È vero che la pratica musicale tende ad evitare le terze alle frequenze più basse? Esiste una misurazione oggettiva di tale comportamento o è solo qualcosa notato personalmente dopo aver visto molta musica?

Basta sedersi a un pianoforte e provarlo. Suona una melodia semplice con un accompagnamento a una terza di distanza. Sopra il Do centrale, probabilmente suonerà bene, ma più in basso si va, meno sarà piacevole. Non oserei nominare un limite esatto, ciascuno a suo modo.
Vedere molta musica e notare l'assenza di terzi nei registri inferiori non è una misura oggettiva?
Ha qualcosa a che fare con le armoniche di ogni nota, piuttosto che con le note fondamentali? Quindi, varierà in una certa misura tra gli strumenti. Ma ancora non va bene per molti.
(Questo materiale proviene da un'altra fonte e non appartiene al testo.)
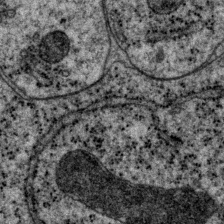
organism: P. pacificus
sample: Pharynx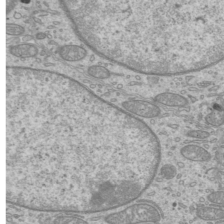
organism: Mouse
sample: Cilia; mouse epididymis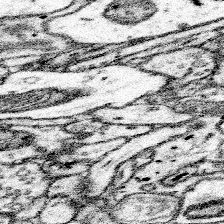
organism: Mouse
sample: Somatosensory cortex neuropil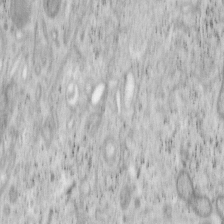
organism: Human
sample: HeLa cells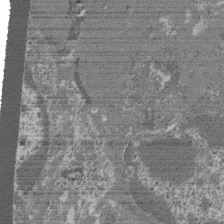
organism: Mouse
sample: Glomerulus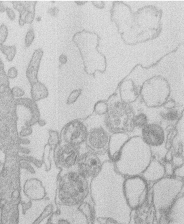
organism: Human
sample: Macrophage cells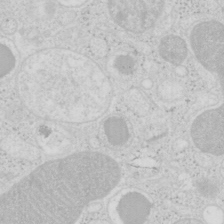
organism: Mouse
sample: Pancreas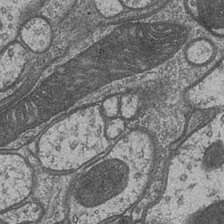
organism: Drosophila
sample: Optic medulla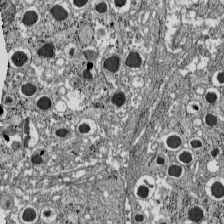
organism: C57BL Mouse
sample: Pancreatic islet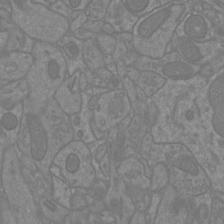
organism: Mouse
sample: Cortical neurons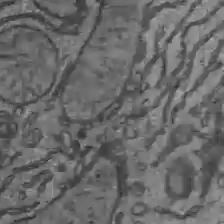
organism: C57BL Mouse
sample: Liver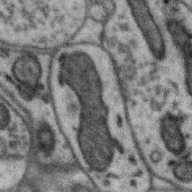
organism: Zebra finch
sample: Brain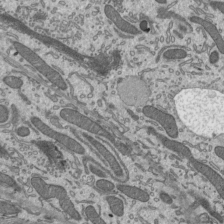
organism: Mouse
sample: Mouse epididymis efferent ductule cilia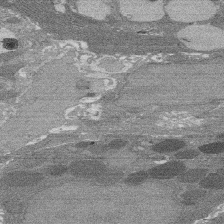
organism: Rat
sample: Salivary granule

@Tim Non sono le frequenze, sono le nostre orecchie che lo rendono fangoso. La combinazione delle proprietà fisiche della membrana basilare con la neurologia di come gli impulsi nervosi vengono decodificati in suono rendono l'acustica psico delle note basse molto diversa dalle note alte.
Il modo per ottenere una "misurazione oggettiva" è guardare un corpus musicale ben definito e fare un'analisi statistica. Ciò è diventato molto più semplice ora che ci sono grandi raccolte di musica che sono codificate abbastanza accuratamente da essere utili, sia in formato MIDI che audio. Ad esempio, da un file MIDI è possibile selezionare una nota e quindi misurare la proporzione di tempo in cui la nota successiva più vicina si trovava a intervalli diversi (2a, 3a, 4tn ....) sopra di essa e confrontare i risultati per diverse altezze note su un campione di, diciamo, 10.000 o addirittura 100.000 punteggi.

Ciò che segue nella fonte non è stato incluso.